Joseph Conrad, “Heart of Darkness”, in Heart of Darkness and Other Tales (New York: Oxford University Press Inc., 2002), 134.
Beautiful imagery about something not so beautiful. When I first read this sentence it stood out to me because of the use of language.
“Try to be civil, Marlow,” growled a voice, and I knew there was at least one listener awake besides myself (137).
Joseph Conrad, “Heart of Darkness”, in Heart of Darkness and Other Tales (New York: Oxford University Press Inc., 2002), 137.
Function of the external narrative? The significance of the framing and the relationship between the main plot and the outer frame?
“He sealed the utterance with that smile of his, as though it had been a door opening into a darkness he had in his keeping.”
Joseph Conrad, “Heart of Darkness”, in Heart of Darkness and Other Tales (New York: Oxford University Press Inc., 2002), 124.
“Perhaps on some quiet night the tremor of far-off drums, sinking, swelling, a tremor vast, faint; a sound weird, appealing, suggestive, and wild- and perhaps with as profound a meaning as the sound of bells in a Christian country.”
Joseph Conrad, “Heart of Darkness”, in Heart of Darkness and Other Tales (New York: Oxford University Press Inc., 2002), 121.
I love how Conrad depicts the sound of drums in the night, as ubiquitous as the chirp of crickets back home. The comparison to the sound of bells in a Christian country provides a human connection. While bells may be the cultural norm in Europe to announce the time, celebrate a wedding, or mourn a death, drums could be used for similar occasions by the Africans. It turns an habitual sound into a kinship which is a beautiful and wonderful thing.
“‘You are of the new gang–the gang of virtue. The same people who sent him specially also recommended you. Oh, don’t say no. I’ve my own eyes to trust.’ Light dawned upon me. My dear aunt’s influential acquaintances were producing an unexpected effect upon that young man. I nearly burst into a laugh. ‘Do you read the Company’s confidential correspondence?’ I asked. He hadn’t a word to say. It was great fun.”
Joseph Conrad, “Heart of Darkness”, in Heart of Darkness and Other Tales (New York: Oxford University Press Inc., 2002), 127.

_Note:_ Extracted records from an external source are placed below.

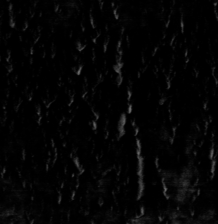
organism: Toxoplasma gondii
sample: Parasites in a vacuole inside a host cell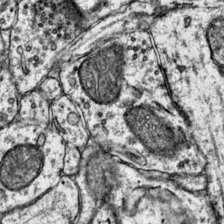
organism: Mouse
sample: Primary visual cortex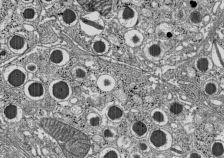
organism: C57BL Mouse
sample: Pancreatic islet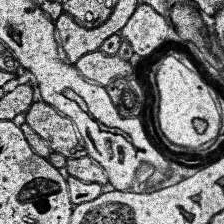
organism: Human
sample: Temporal Lobe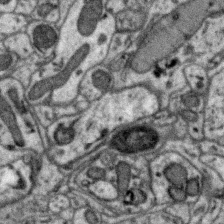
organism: Zebra finch
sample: Brain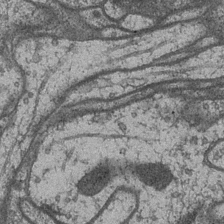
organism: Drosophila
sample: Optic medulla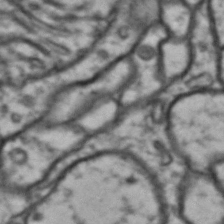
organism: Drosophila
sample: Brain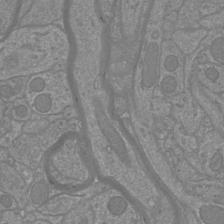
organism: Mouse
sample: Cortical neurons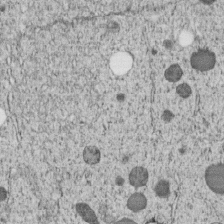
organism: C. elegans
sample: C. elegans embryo early stage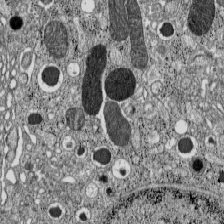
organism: C57BL Mouse
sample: Pancreatic islet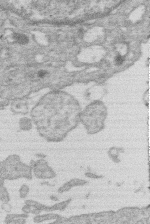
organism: Human
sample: Macrophage cells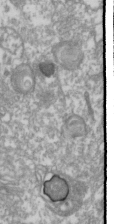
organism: Drosophila
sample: Cell division; meiosis; drosophila spermatocytes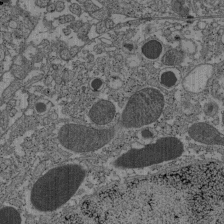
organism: C57BL Mouse
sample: Pancreatic islet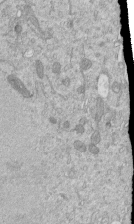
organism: Mouse
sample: ED-1 cell nuclei; centrioles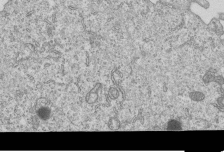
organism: Human
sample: MDA-MB-231 cells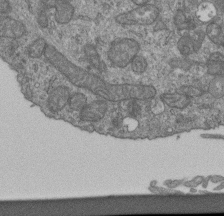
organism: Human
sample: Retinal organoid Rod and Cone cells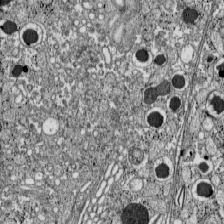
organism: C57BL Mouse
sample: Pancreatic islet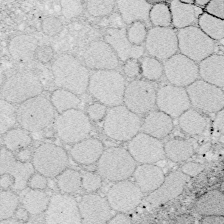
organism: Zebrafish
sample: Whole-Brain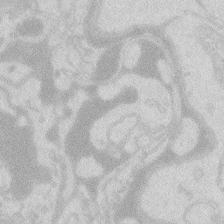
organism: Zebrafish
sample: Macrophage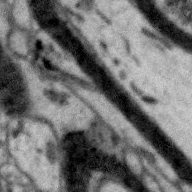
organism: Zebra finch
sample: Brain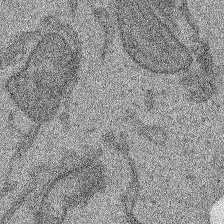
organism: Human
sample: HeLa cells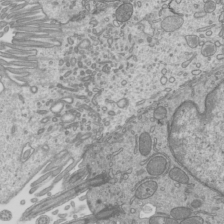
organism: Mouse
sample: Cilia; mouse epididymis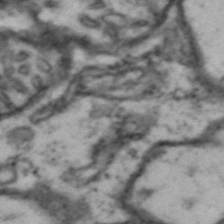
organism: Drosophila
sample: Brain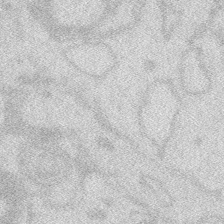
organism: Zebrafish
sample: Macrophage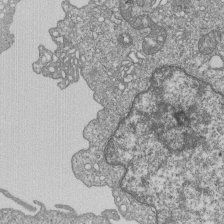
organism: Human
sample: MDA-MB-231 cells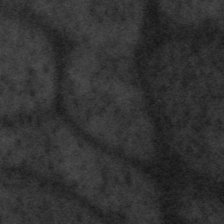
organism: Tuwongella immobilis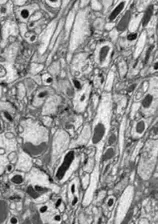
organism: Drosophila
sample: Optic lobe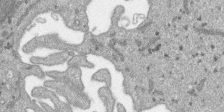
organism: Human
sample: Lung epithelial cells infected with SARS-CoV-2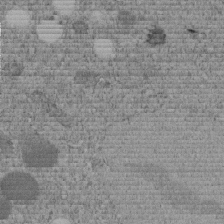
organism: C. elegans
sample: C. elegans embryo early stage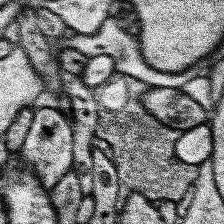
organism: Human
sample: Temporal Lobe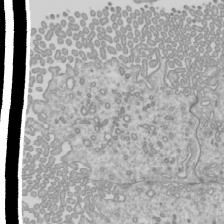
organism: Mouse
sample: Cilia; mouse epididymis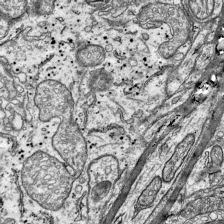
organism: Mouse
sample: Visual Cortex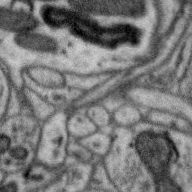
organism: Zebra finch
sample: Brain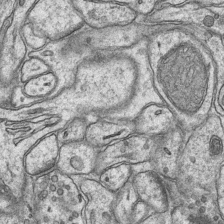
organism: Mouse
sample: CA1 Hippocampus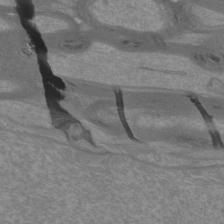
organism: Mouse
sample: Cortical neurons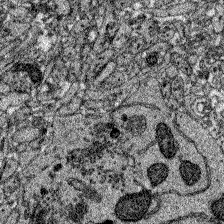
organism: Zebrafish
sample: Larval olfactory bulb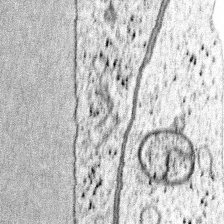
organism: Human
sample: HeLa cells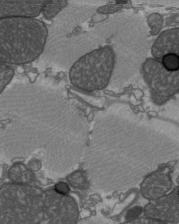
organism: C57BL Mouse
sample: Heart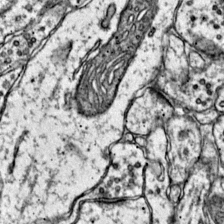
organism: Mouse
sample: Primary visual cortex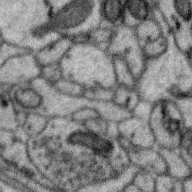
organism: Zebra finch
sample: Brain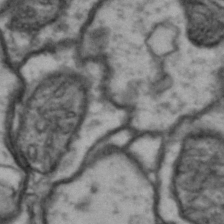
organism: Drosophila
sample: Brain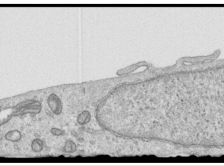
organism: Human
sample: Centriole in RPE cells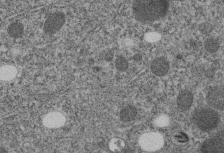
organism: C. elegans
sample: C. elegans embryo early stage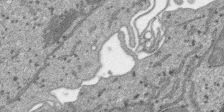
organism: Human
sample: Lung epithelial cells infected with SARS-CoV-2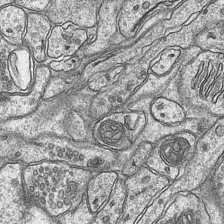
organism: Mouse
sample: CA1 Hippocampus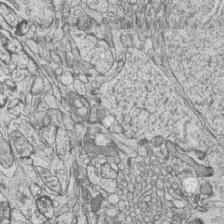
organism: Zebrafish
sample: synaptic ribbons in rod cells and cone cells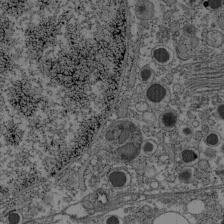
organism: C57BL Mouse
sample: Pancreatic islet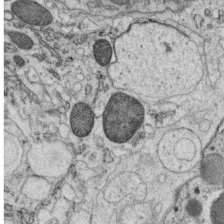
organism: C. elegans
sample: C. elegans oocyte; sperm cells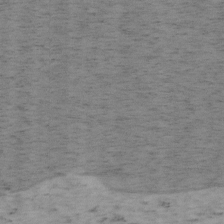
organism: Mouse
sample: OT-I killer T cells with ID8 ovarian cancer cells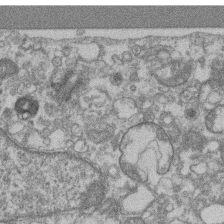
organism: Mouse
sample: T cell stromal cell synapse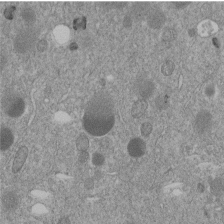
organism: C. elegans
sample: C. elegans embryo early stage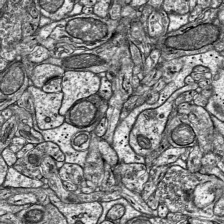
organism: Mouse
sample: Visual Cortex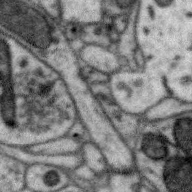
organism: Zebra finch
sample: Brain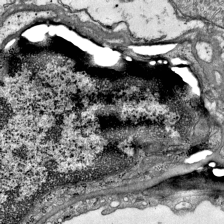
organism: Mouse
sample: Visual Cortex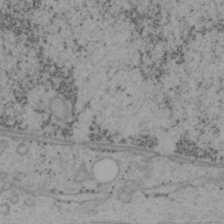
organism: Human
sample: HeLa cells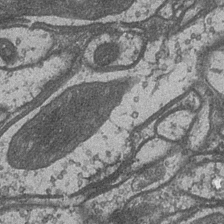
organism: Drosophila
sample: Optic medulla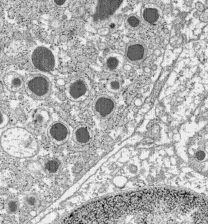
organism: C57BL Mouse
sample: Pancreatic islet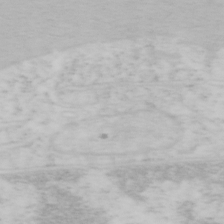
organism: Mouse
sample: OT-I killer T cells with ID8 ovarian cancer cells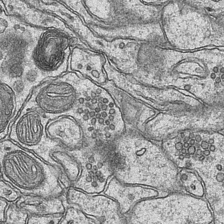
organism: Mouse
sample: CA1 Hippocampus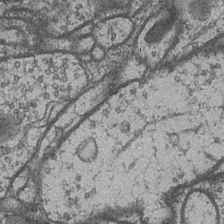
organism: Drosophila
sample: Optic medulla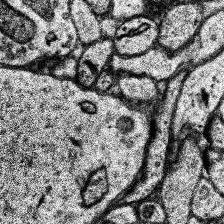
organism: Human
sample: Temporal Lobe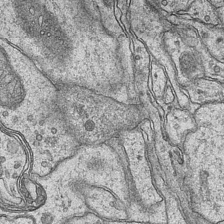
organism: Mouse
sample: CA1 Hippocampus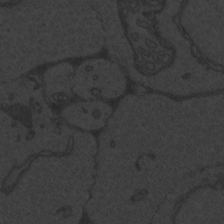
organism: Zebrafish
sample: Macrophage infected with Toxoplasma gondii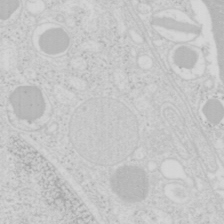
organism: Mouse
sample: Pancreas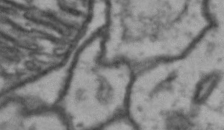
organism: Drosophila
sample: Brain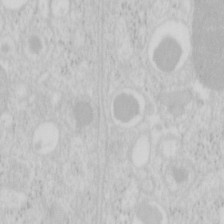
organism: Mouse
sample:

This passage made me laugh and interested me for two reasons. One, you can really see the type of person Marlow is because of his sense of humor that is called upon here. It is kind of a witty, mischievous humor at the sake of this brick-making man. It was interesting also to see the effect one person had on the opinions everyone else. The boss was praised and used as a judgment of others. Because Marlow came from the same place, he must also be as good as Mr. Kurtz. It is quite interesting.